The Nouveau Pop Art NFT Movement

In November 1961, he began his breakout masterpiece, using a projector, and tracing images before painting. It took him until March of 1962 to complete the project. His now iconic 32-canvas set of Campbell’s Soup Cans hangs in the Museum of Modern Art in New York (MoMA).

Yes, that’s not technically a Non-Fungible Token, but it’s certainly in the spirit of Crypto Punks NFT artwork, which came out in June 2017.

At the time, few knew who Andy Warhol was, and at 34-years-old, it’s unlikely he could imagine his first solo exhibit changing his life the way it did. The “Pop” art style was beginning, and he meant to capitalize on it.

This revolution in the art world used popular imagery to craft a message of irony or humor.

His first show was a disappointment.

One cartoon in the Los Angeles Times mocked the paintings with, “Frankly, the cream of asparagus does nothing for me, but the terrifying intensity of the chicken noodles gives me a real Zen feeling.” This Pop Art wasn’t the Hudson River School of landscapes or the impressionists. The old money collectors didn’t appreciate the work.

Does any of this sound familiar?

In a bar in Las Vegas, I tried to explain the Bored Ape Yacht Club NFTs to a couple from Indiana who were in town to meet their favorite painter. They collected “Real” art. My stories of the price growth and how people sell digital artwork had them shaking their heads. When I explained what a digital wallet was, their eyes glazed over.

They didn’t get it.

Generative NFT art, written on a smart contract, where a digital artist creates the parts that are melded together by a computer, may be mocked by the masses, but like the soup cans, they’re fun. It’s art for a new generation, those who grew up as sneakerheads or video game junkies. These pieces of digital artwork speak to a tech world who can appreciate the art and the method.

When digital artist Beeple had his work, Everydays: the First 5000 Days, a collage of Mike Winkelmann’s daily works he started on May 1, 2007, sold at Christie’s auction house for 69.3 million, it changed the art world forever.

Purchased by a programmer from Singapore, Gibnesh Sundaresan–he used 42,329 Ether for the transaction–it wasn’t just the NFT sale, but the fact that payment was made using cryptocurrency, that caught everyone’s attention.

To see how much the market is exploding, one only needs to go to the NFT marketplace– Opensea.com, Rarible.com, Solanart.io–and see what is selling.
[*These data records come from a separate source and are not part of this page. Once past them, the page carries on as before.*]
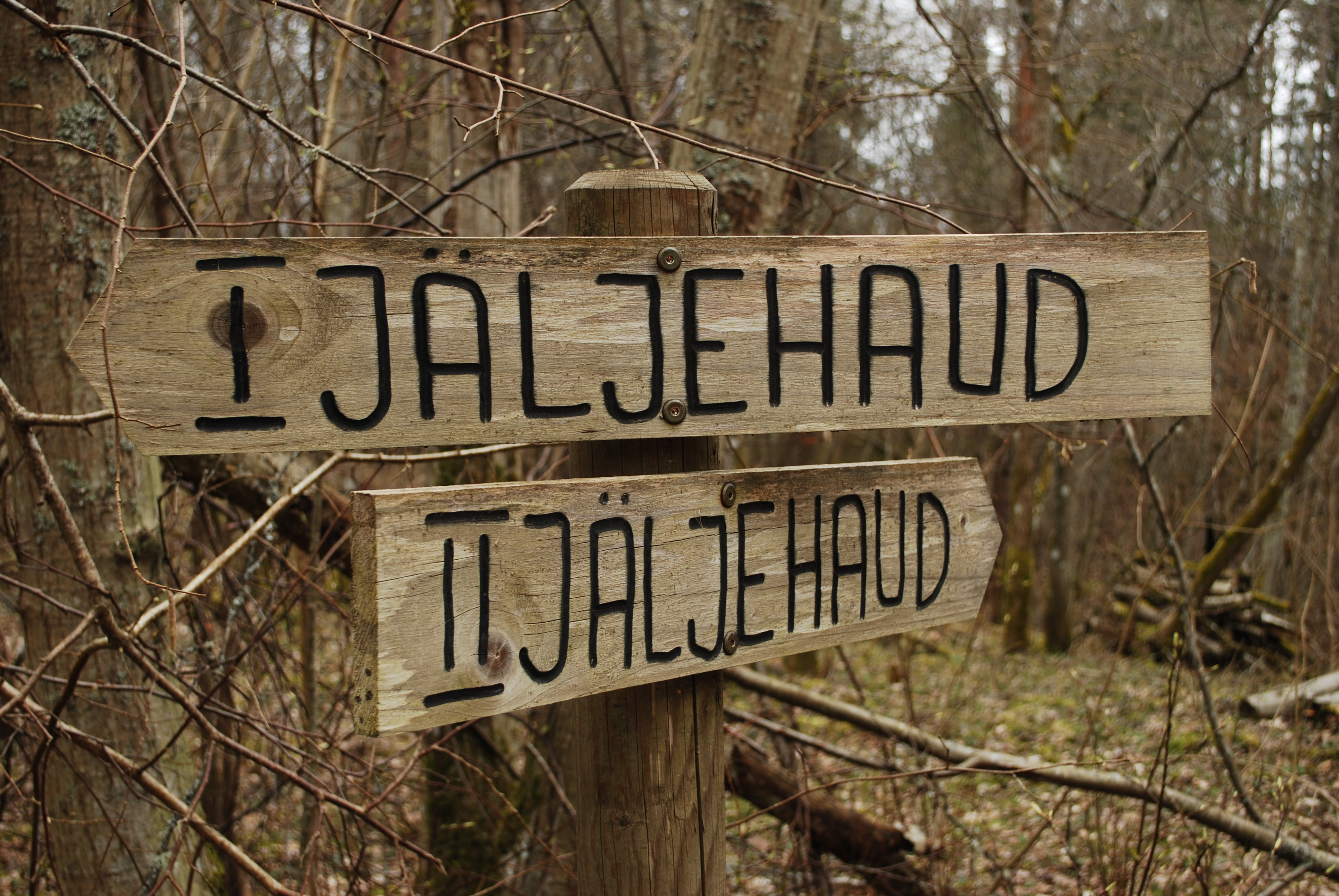 Suunaviidad Vanapagana jäljehaudadele Paganamaal, Võrumaal.
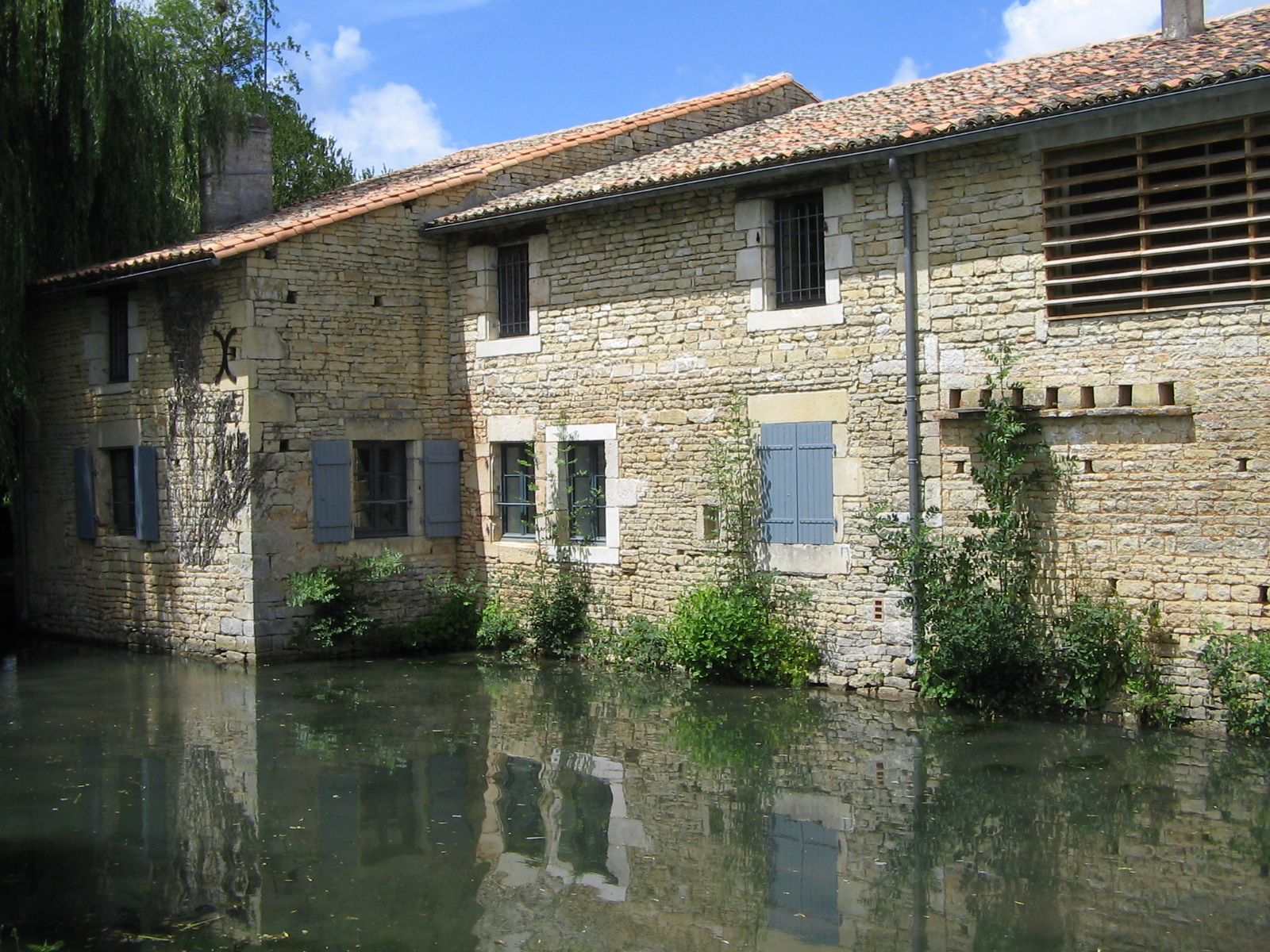 le moulin de Lezay (79) en juin 2011
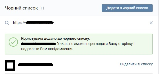 Соц. мережі
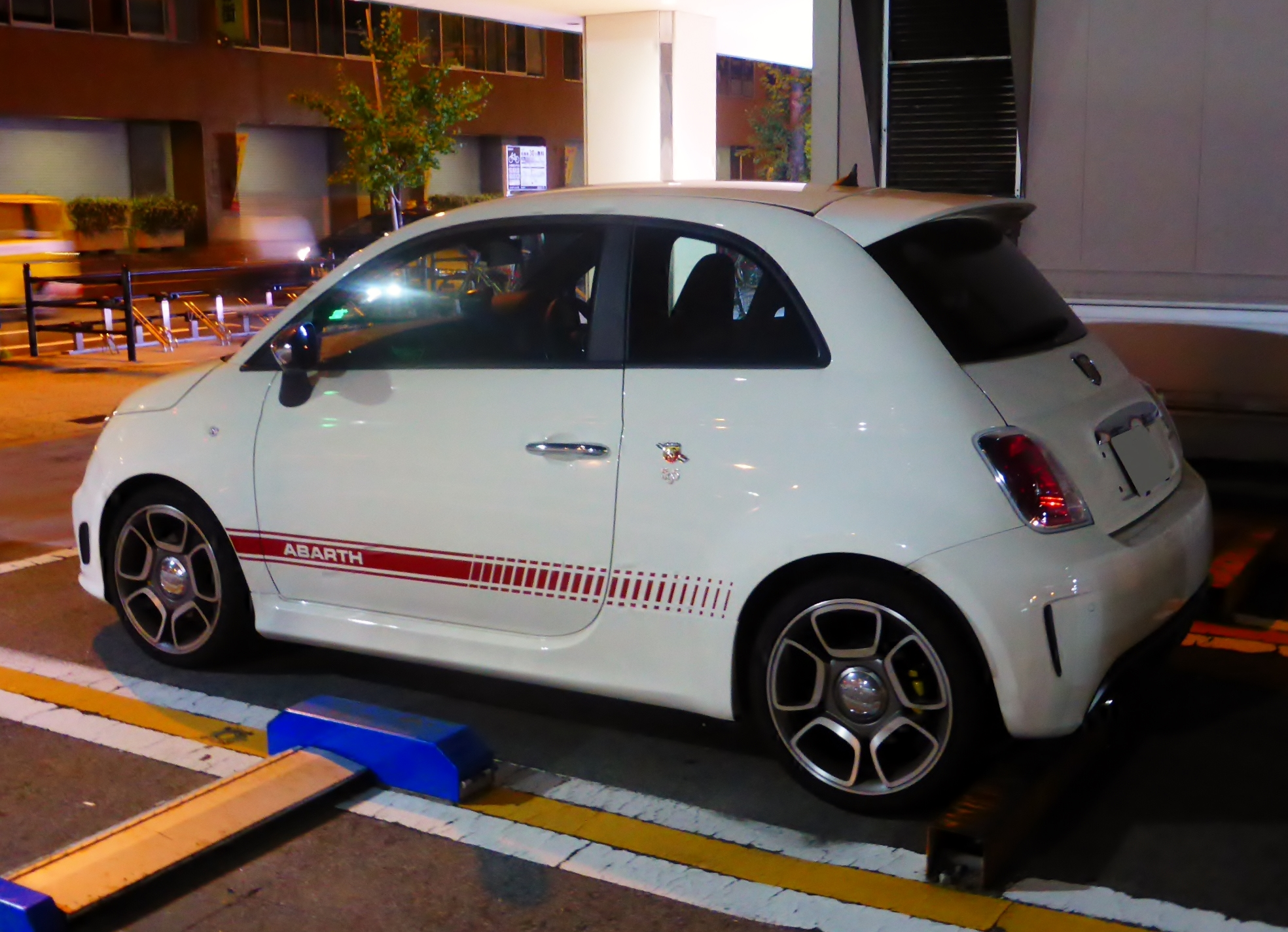 白いアバルト・500をリアから撮影。
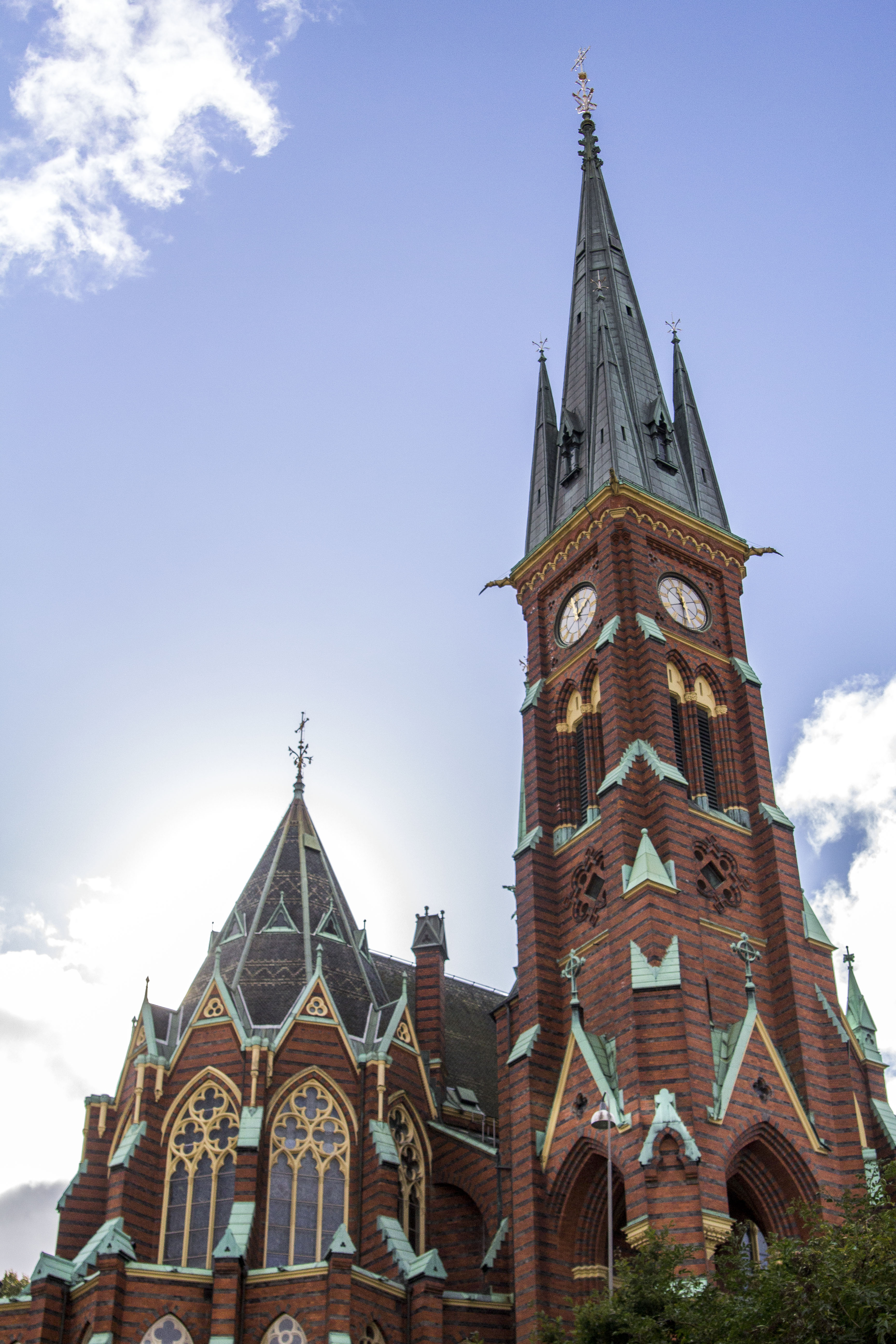 Oscar Fredriks kyrka har liknelsen av ett slott och ligger i Göteborg.
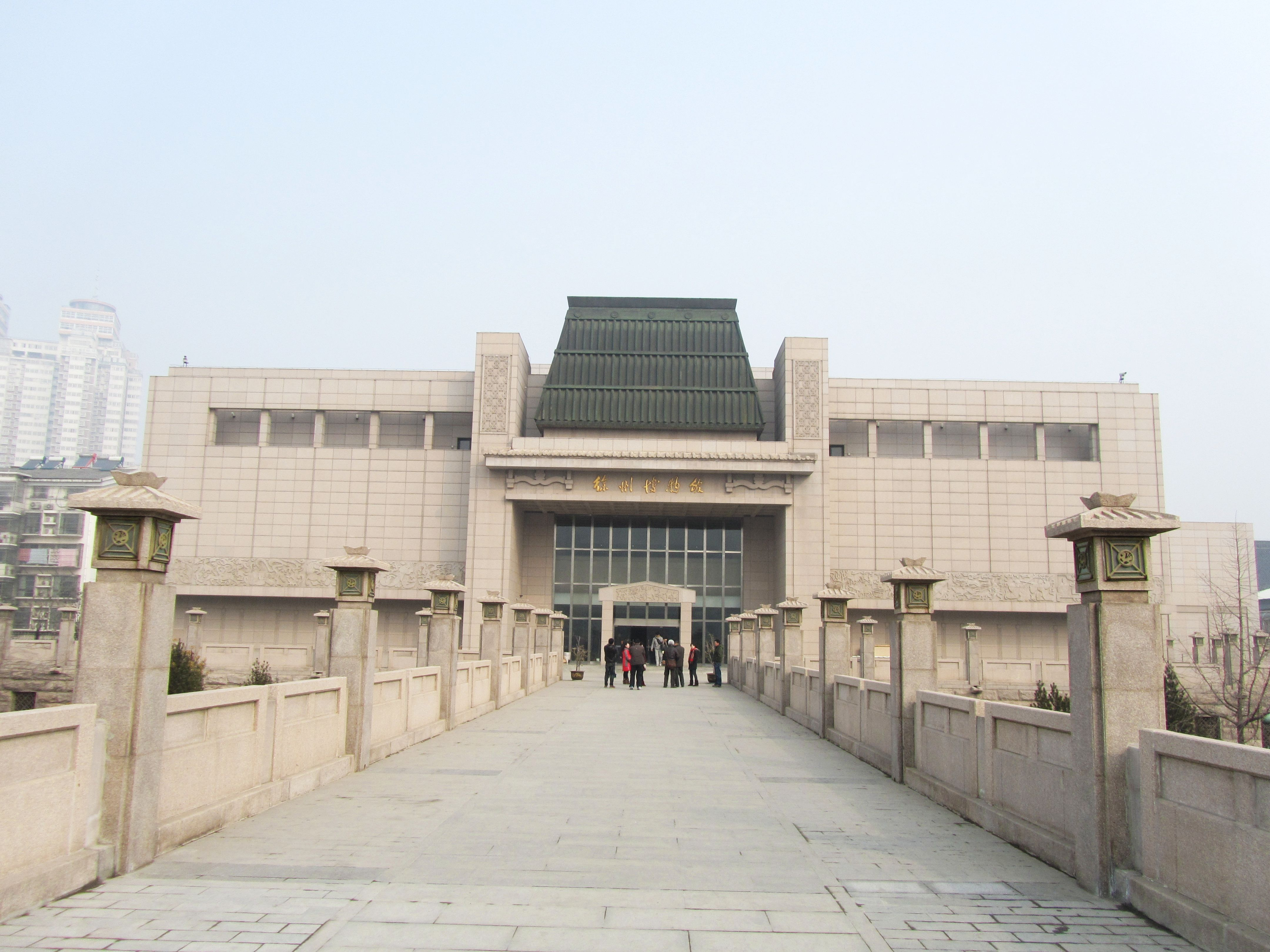 徐州博物馆，主展馆。
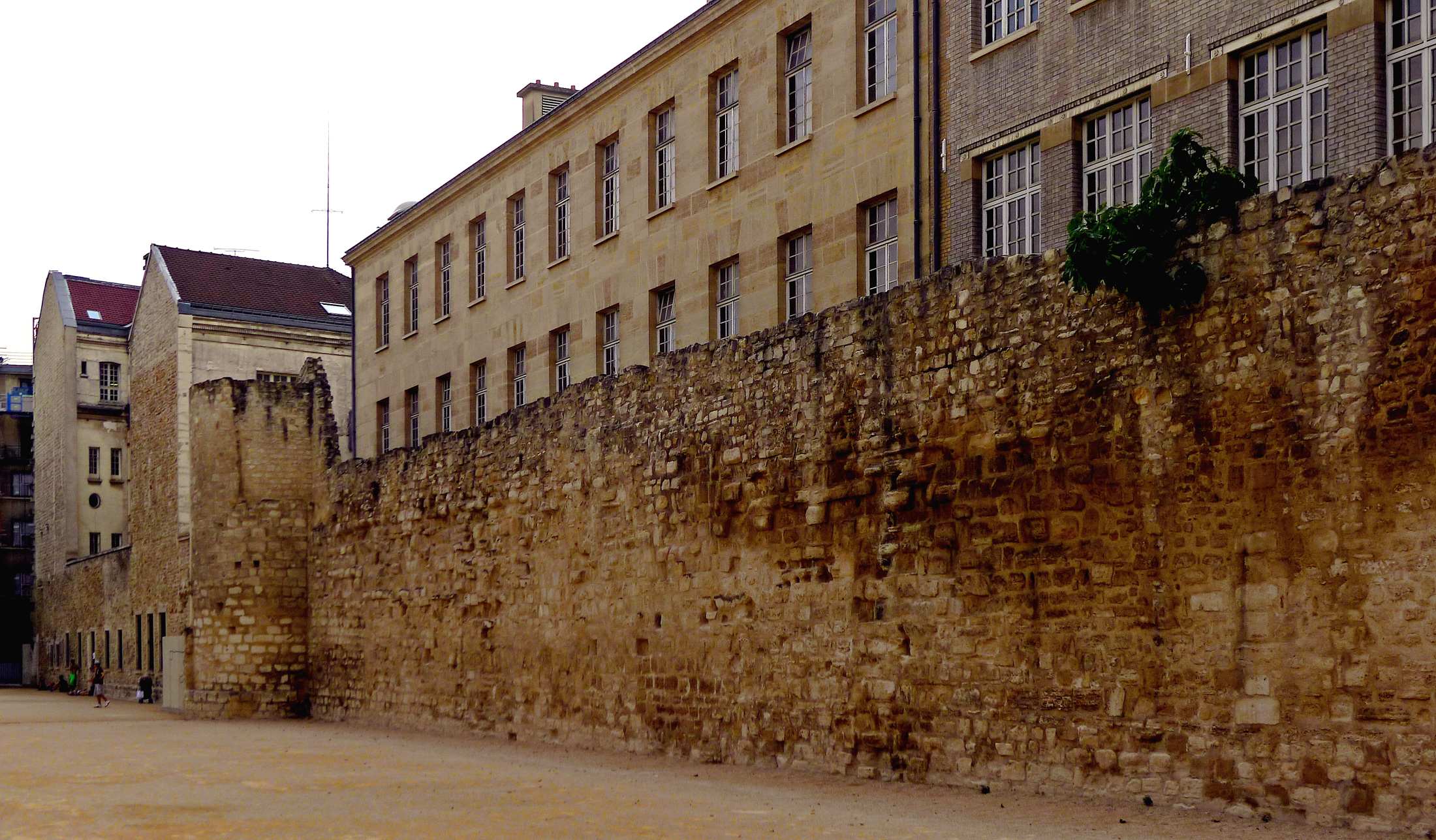 Enceinte de Philippe-Auguste (rue des Jardins-Saint-Paul) - Paris IV .

Crypto art is here to stay. On the day this piece was written, Solanart had 7066 sales. The total lifetime volume for Crypto Punks was 775,319.65 ETH, which is 2.7 Billion when converted to USD.

Even in the Decentralized Social Media world of $DeSo, built on blockchain technology (DiamondApp), the community is populated by artists minting their works every day for people to add to their NFT collection.

Where will the NFT market go from here?

There are plenty of pessimists saying it’s a bubble, and maybe they’re right, but I would argue that NFTs are an extension of the Pop Art revolution that started nearly 60-years-ago. They are the perfect investment for the digital economy.

Welcome to the Nouveau Pop Art movement.